RAG wasn’t a concept 9 months ago. Today everybody talks about how to ‘Chat with Data’ and to do that us and others have popularized the concept of Retrieval Augmented Generation, RAG in short.
The traditional RAG stack combines the strengths of information retrieval systems and generative models. In essence, it retrieves relevant documents or data points and uses this information to generate more accurate and contextually appropriate responses.
The main drivers for this combination of LLMs with more traditional search techniques are a few:
- This setup will reduce hallucination
- It’s a cost effective alternative to ‘just’ use an LLM (GPU compute is more expensive than CPU compute)
- LLMs are at core not meant for large scale search operations but for text comprehension nd text generation
- Domain specific data: You interact with ‘just’ your (enteprise) data
- Context aware outputs: A properly setup search engine will be able to comprehend and compute context into any answer
- You can easily build industry or use case specific accelerators
- And a few more (link to our RAG papers)

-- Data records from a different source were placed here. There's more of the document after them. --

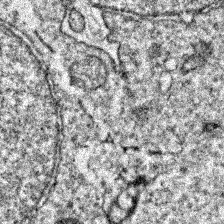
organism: Zebrafish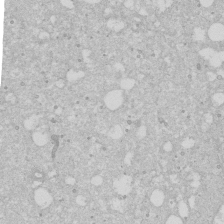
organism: Human
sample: Caco-2 cells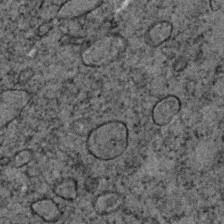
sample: Trachea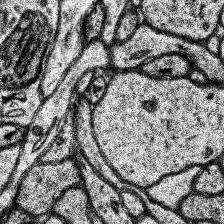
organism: Human
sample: Temporal Lobe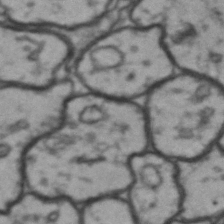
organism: Drosophila
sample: Brain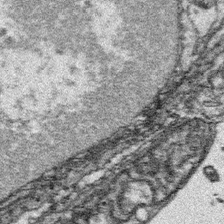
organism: Platynereis dumerilii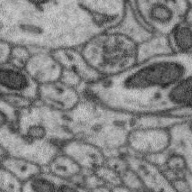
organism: Zebra finch
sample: Brain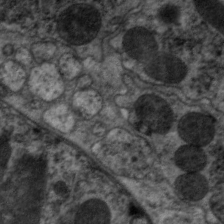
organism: C. elegans
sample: Pharynx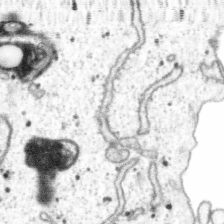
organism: Human
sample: HeLa cells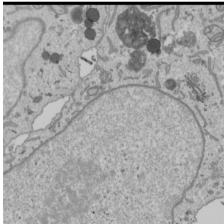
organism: Human
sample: Mitochondria in U2OS cells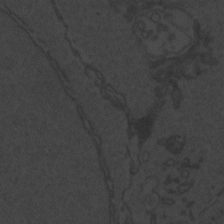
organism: Zebrafish
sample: Macrophage infected with Toxoplasma gondii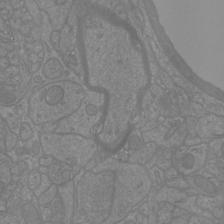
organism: Mouse
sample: Cortical neurons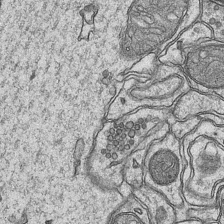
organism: Mouse
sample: CA1 Hippocampus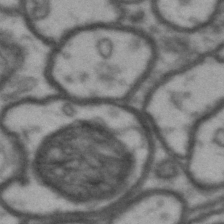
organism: Drosophila
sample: Brain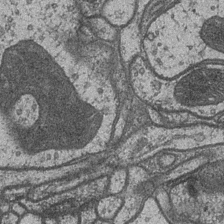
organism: Drosophila
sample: Optic medulla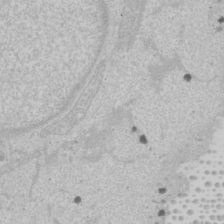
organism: Human
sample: Mitochondria in U2OS cells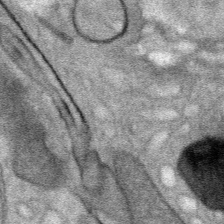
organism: Mouse
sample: Mouse Salivary gland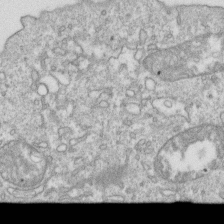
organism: Mouse
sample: Activated OT-1 CD8+ T cells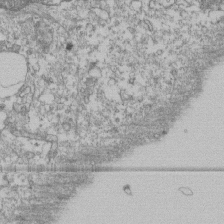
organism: Human
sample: Fibroblast cells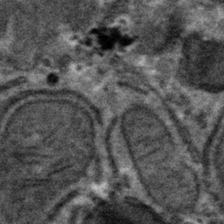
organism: Mouse
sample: Mouse hepatocytes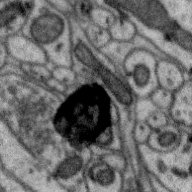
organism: Zebra finch
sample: Brain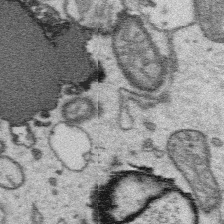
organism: Platynereis dumerilii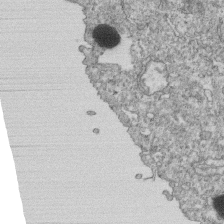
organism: Human
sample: HeLa cell HIV synapse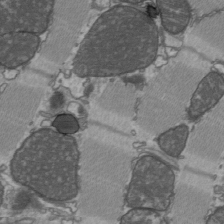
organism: C57BL Mouse
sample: Heart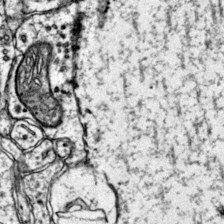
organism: Mouse
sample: Primary visual cortex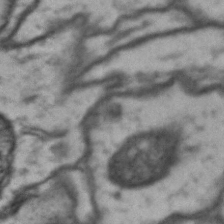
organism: Drosophila
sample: Brain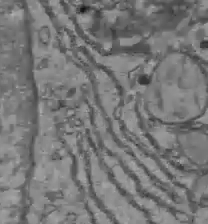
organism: C57BL Mouse
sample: Liver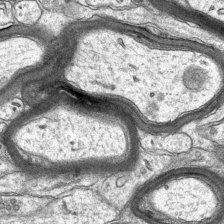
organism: Mouse
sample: CA1 Hippocampus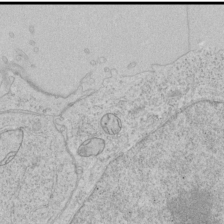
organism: Human
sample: Mitochondria in HCT116 cells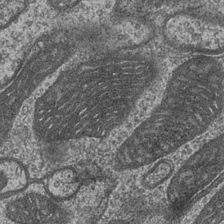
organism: Drosophila
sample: Optic medulla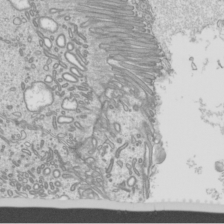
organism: Mouse
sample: Cilia; mouse epididymis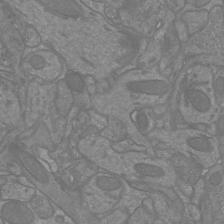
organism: Mouse
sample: Cortical neurons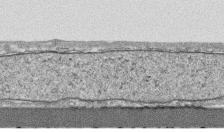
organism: Human
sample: CRL-1474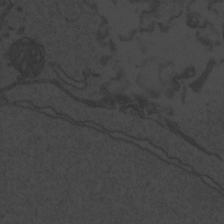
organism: Zebrafish
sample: Macrophage infected with Toxoplasma gondii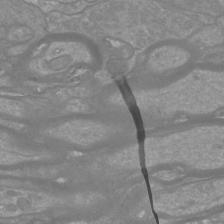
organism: Mouse
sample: Cortical neurons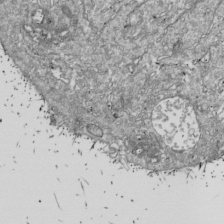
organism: Drosophila
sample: Cell division; meiosis; drosophila spermatocytes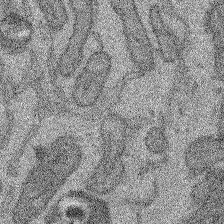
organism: Human
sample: HeLa cells

Now for enterprise usage at scale a few elements are missing:
- Enterprise security including entitlement control (who is allowed to see what), data lineage and governance (who does what with data)
- An entprise ready setup that includes how to operate such a RAG stack over time with often stringent requirements on how to develop, test, put into production and operate with different software enviornments, etc.
- Any enterprise operates not just on textual data (what LLMs are good at primarily) but on real-time operational data from manifold sytems.
- And in an enterprise it’s not about ‘chat’ but ‘action’ as in reliable and consistently produce an output that is desired in the market place
This elements are all missing in a ‘standard’ RAG setup.
We are announcing today the next level: RAG+++. We add a few critical components to the RAG architecture:
Enterprise Security
We have been working hard to bring a few key enterprise security requirements: Entitement handling / a full Access Control Lists (ACLs) implementation, transparent data lineage, a robust testing system. With this Squirro enhances data protection and compliance, a traceable path of data flow and transformations, ensuring accountability and integrity.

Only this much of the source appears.